Two-locus clines maintained by diffusion and recombination in a heterogeneous environment

TL;DR

This paper investigates the existence and stability of two-locus clines in a spatially structured population, revealing how recombination strength influences genetic diversity and equilibrium stability in heterogeneous environments.

Contribution

It provides new conditions for the existence and stability of two-locus clines, including cases of weak and strong recombination, and analyzes stability of monomorphic equilibria.

Findings

Strong recombination leads to unique, globally stable clines.

Weak recombination allows for stable internal clines under certain conditions.
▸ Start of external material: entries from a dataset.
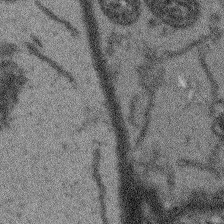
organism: Arabidopsis thaliana
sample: Root tip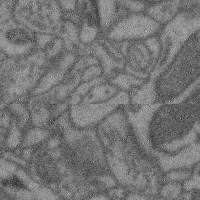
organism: Mouse
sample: Cerebral cortex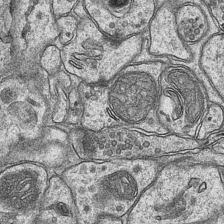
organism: Mouse
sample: CA1 Hippocampus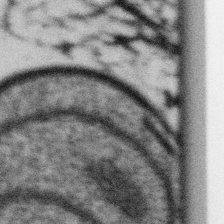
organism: Gemmata obscuriglobus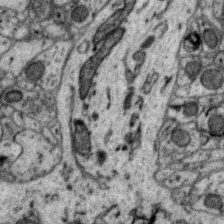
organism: Zebra finch
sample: Brain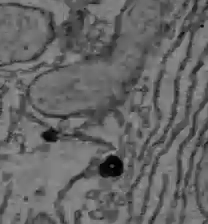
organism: C57BL Mouse
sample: Liver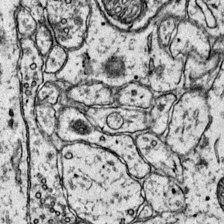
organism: Mouse
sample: Primary visual cortex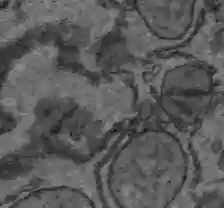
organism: C57BL Mouse
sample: Liver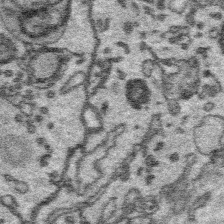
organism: Platynereis dumerilii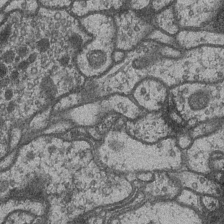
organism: Drosophila
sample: Optic medulla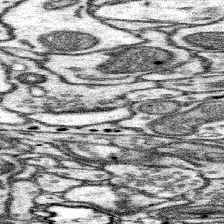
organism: Mouse
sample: Somatosensory cortex neuropil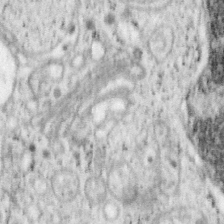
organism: Mouse
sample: OT-I killer T cells with ID8 ovarian cancer cells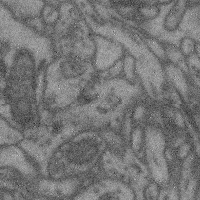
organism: Mouse
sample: Cerebral cortex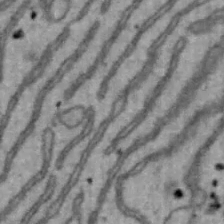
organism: Mouse
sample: Liver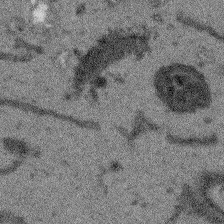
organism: Arabidopsis thaliana
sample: Root tip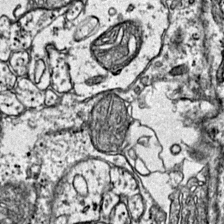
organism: Mouse
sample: Primary visual cortex

Monomorphic equilibria stability depends on recombination and selection.

Abstract

We study existence and stability of stationary solutions of a system of semilinear parabolic partial differential equations that occurs in population genetics. It describes the evolution of gamete frequencies in a geographically structured population of migrating individuals in a bounded habitat. Fitness of individuals is determined additively by two recombining, diallelic genetic loci that are subject to spatially varying selection. Migration is modeled by diffusion. Of most interest are spatially non-constant stationary solutions, so-called clines. In a two-locus cline all four gametes are present in the population, i.e., it is an internal stationary solution. We provide conditions for existence and linear stability of a two-locus cline if recombination is either sufficiently weak or sufficiently strong relative to selection and diffusion. For strong recombination, we also prove uniqueness and global asymptotic stability. For arbitrary recombination, we determine the stability properties of the monomorphic equilibria, which represent fixation of a single gamete.